Interview

Gezondheidsrecht en de impact van Boek 6 Buitencontractuele aansprakelijkheid 

Bij Larcier-Intersentia is in september 2024 de vijfde editie van het boek Gezondheidsrecht toegepast verschenen. 

Gezondheidszorgbeoefenaars worden dagelijks en vaak onbewust geconfronteerd met tal van juridische vragen. In de praktijk komt het aan op snel handelen, waardoor recht helder en hanteerbaar moet zijn. 
In dit handboek vindt u klare taal en tal van uit het beroepsleven gegrepen casussen en voorbeelden. 
Het is bestemd voor studenten die een opleiding in de gezondheidszorg volgen en voor elke gezondheidszorgbeoefenaar.

Larcier-Intersentia interviewde de auteurs, mevr. Dominique Minten, mr. Margo D’Hondt en mr. Diego Fornaciari, naar aanleiding van deze publicatie.

Het boek bevat een volledig praktijkgericht overzicht en telt bijgevolg heel wat hoofdstukken, maar in het licht van de inwerkingtreding op 1 januari 2025 van Boek 6 Buitencontractuele aansprakelijkheid gaat onze speciale aandacht toch naar de problematiek van de buitencontractuele aansprakelijkheid.

Buitencontractuele aansprakelijkheid is gebaseerd op het begrip ‘fout’, maar toch zijn er uitzonderingen, zoals voorzien in de Wet Medische Ongevallen. Kunnen jullie deze uitzonderingen toelichten?

Men kan inderdaad in de regel slechts aansprakelijk worden gesteld indien de eisende partij (bv. de patiënt) kan bewijzen dat de zorgverstrekker een fout heeft begaan. Bij de buitencontractuele aansprakelijkheid volstaat de lichtste fout (culpa levissima). In de praktijk gebruikt de rechtspraak ter beoordeling hiervan één zorgvuldigheidsbeginsel: de toets aan een normaal zorgvuldige en omzichtige persoon, geplaatst in dezelfde omstandigheden.
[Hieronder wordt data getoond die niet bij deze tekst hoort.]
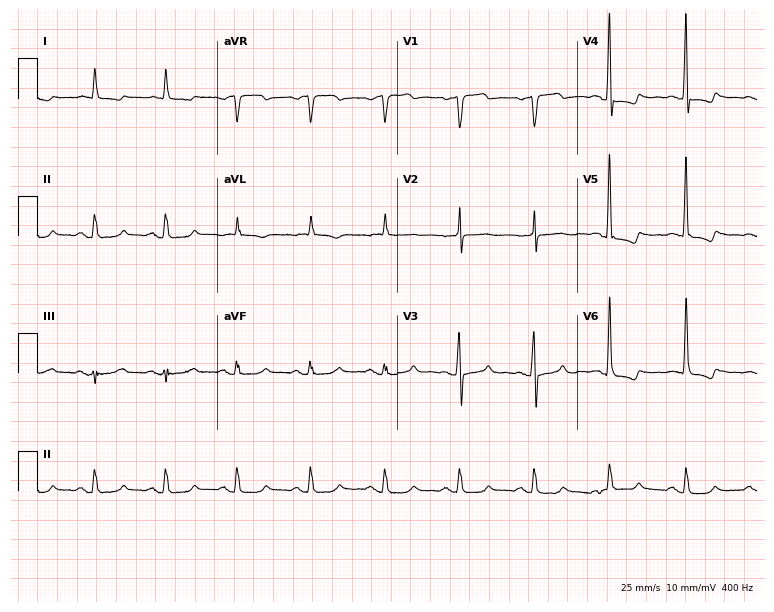
12-lead ECG from a 71-year-old man (7.3-second recording at 400 Hz). No first-degree AV block, right bundle branch block, left bundle branch block, sinus bradycardia, atrial fibrillation or sinus tachycardia recorded for this tracing. Findings outside these six are not listed.

Op deze regel dat men enkel buitencontractueel aansprakelijk kan worden gesteld wanneer er sprake is van een fout, bestaan er inderdaad enkele uitzonderingen en men spreekt dan van foutloze aansprakelijkheid. Zo heeft de wet betreffende de vergoeding van schade als gevolg van gezondheidszorg (de Wet Medische Ongevallen van 31 maart 2010) in een schadevergoeding voorzien voor ernstige schadegevallen zonder dat hierbij iemand aansprakelijk is. 
De reden hiervoor is het feit dat het foutbewijs voor de patiënt vaak onbegonnen werk is, omdat de patiënt een leek is en de normale gang van zaken niet kent. Ook het bewijs van het causaal verband is niet eenvoudig. Omdat het resultaat van een behandeling nooit helemaal te voorspellen is, is het vaak moeilijk om te bewijzen dat een correcte behandeling de schade zou hebben voorkomen.
Hoewel de afloop van een aansprakelijkheidsproces vaak onzeker en onvoorspelbaar is en een procedure duur en tijdrovend is, is ook in België een claimcultuur ontstaan, wat bij artsen kan leiden tot ‘defensieve’ geneeskunde. Op verzekeringsvlak zijn de gevolgen voelbaar: een aantal verzekeraars verlieten de markt of bieden geen verzekering meer aan voor de zwaarste risicocategorieën. De Wet Medische Ongevallen heeft daarom deze obstakels uit de weg geruimd en heeft ook in een schadevergoeding voorzien voor ernstige schadegevallen zonder dat hierbij iemand aansprakelijk is.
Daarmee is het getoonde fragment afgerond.